• **TO DO**
Your answer must be the exact lines of the listing below that run from the line with "organism: Tuwongella immobilis" to the line with "organism: Toxoplasma gondii", ends included, and no pictures.

[LISTED RECORDS Boundary: Start]

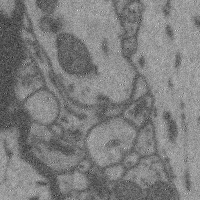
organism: Mouse
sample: Cerebral cortex
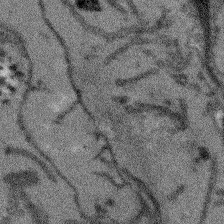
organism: Arabidopsis thaliana
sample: Root tip
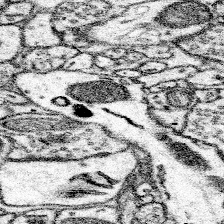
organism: Mouse
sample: Somatosensory cortex neuropil
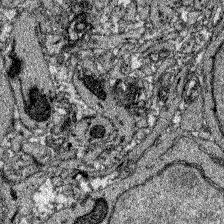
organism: Zebrafish
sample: Larval olfactory bulb
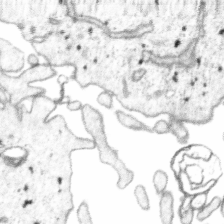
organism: Human
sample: HeLa cells
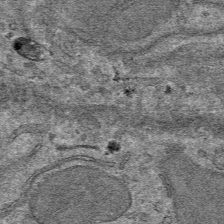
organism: Mouse
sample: Mouse hepatocytes
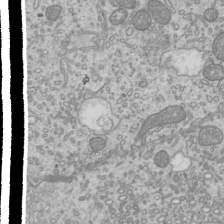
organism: Mouse
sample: Cilia; mouse epididymis
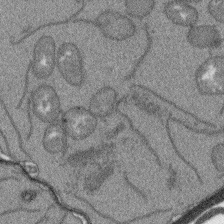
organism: Arabidopsis thaliana
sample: Root tip
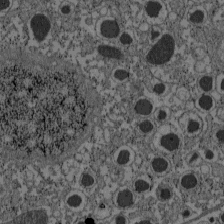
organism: C57BL Mouse
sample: Pancreatic islet
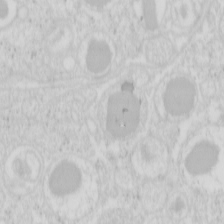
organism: Mouse
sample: Pancreas
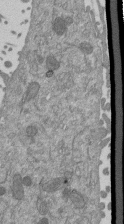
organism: Mouse
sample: ED-1 cell nuclei; centrioles
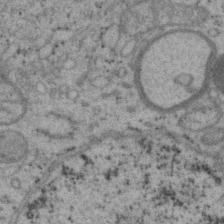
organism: Human
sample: HeLa cells
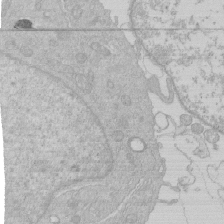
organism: Human
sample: Macrophage cells
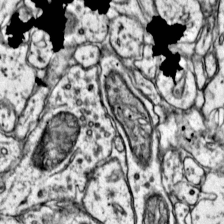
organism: Mouse
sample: Primary visual cortex
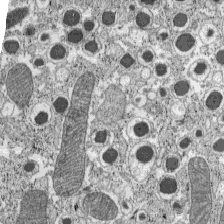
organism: C57BL Mouse
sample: Pancreatic islet
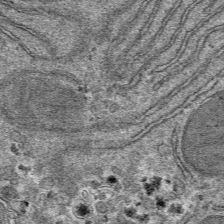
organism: Mouse
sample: Mouse hepatocytes
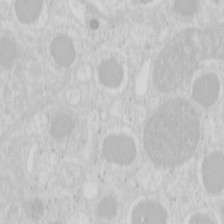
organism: Mouse
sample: Pancreas
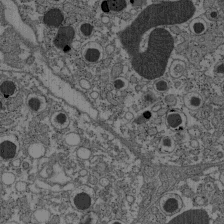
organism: C57BL Mouse
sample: Pancreatic islet
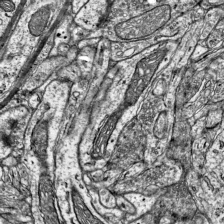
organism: Mouse
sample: Visual Cortex
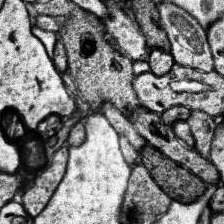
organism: Human
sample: Temporal Lobe
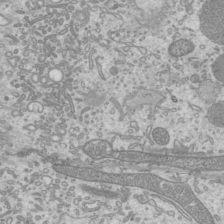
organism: Mouse
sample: Cilia; mouse epididymis
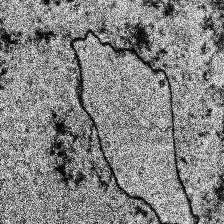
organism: Human
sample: Temporal Lobe
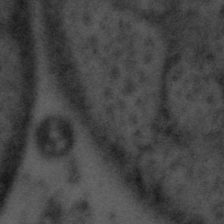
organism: Tuwongella immobilis
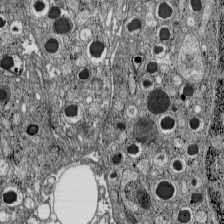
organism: C57BL Mouse
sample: Pancreatic islet
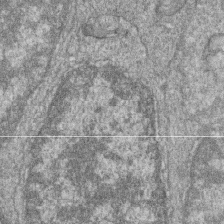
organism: Zebrafish
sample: Cilia; retinal pigment epithelium
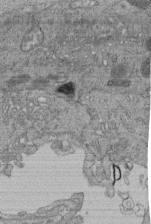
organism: Human
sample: Retinal organoid Rod and Cone cells
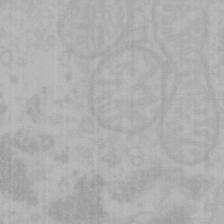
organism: Mouse
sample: Choroid plexus
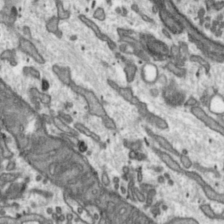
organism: Toxoplasma gondii
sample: Parasites in a vacuole inside a host cell
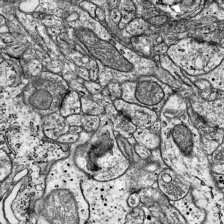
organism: Mouse
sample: Visual Cortex
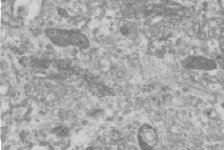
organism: Human
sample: Centriole in RPE cells
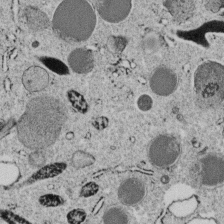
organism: C. elegans
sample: C. elegans embryo early stage
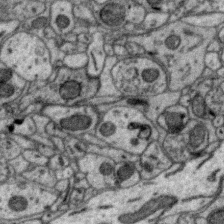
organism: Zebra finch
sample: Brain
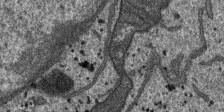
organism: Human
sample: Lung epithelial cells infected with SARS-CoV-2
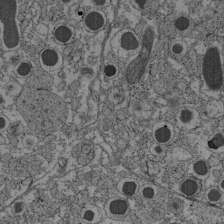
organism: C57BL Mouse
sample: Pancreatic islet
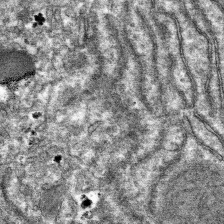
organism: Mouse
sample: Mouse hepatocytes
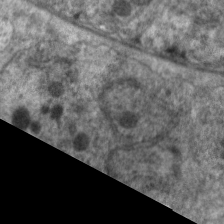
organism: C. elegans
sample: Pharynx
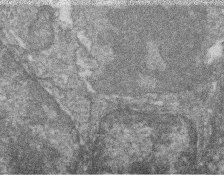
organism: Zebrafish
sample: Cilia; retinal pigment epithelium
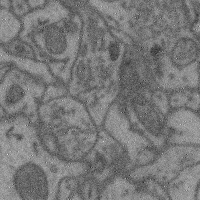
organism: Mouse
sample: Cerebral cortex
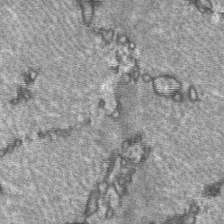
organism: C57BL Mouse
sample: Soleus
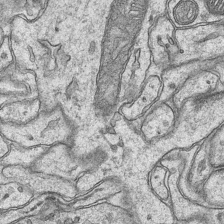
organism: Mouse
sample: CA1 Hippocampus
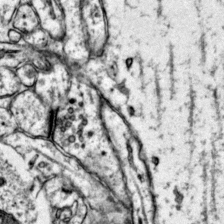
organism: Mouse
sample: Primary visual cortex
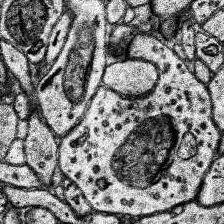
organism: Human
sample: Temporal Lobe
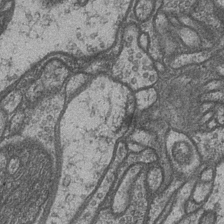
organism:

[LISTED RECORDS Boundary: End]

• **TASK SOLUTION**
organism: Tuwongella immobilis
organism: C57BL Mouse
sample: Pancreatic islet
organism: Zebrafish
sample: Cilia; retinal pigment epithelium
organism: Human
sample: Retinal organoid Rod and Cone cells
organism: Mouse
sample: Choroid plexus
organism: Toxoplasma gondii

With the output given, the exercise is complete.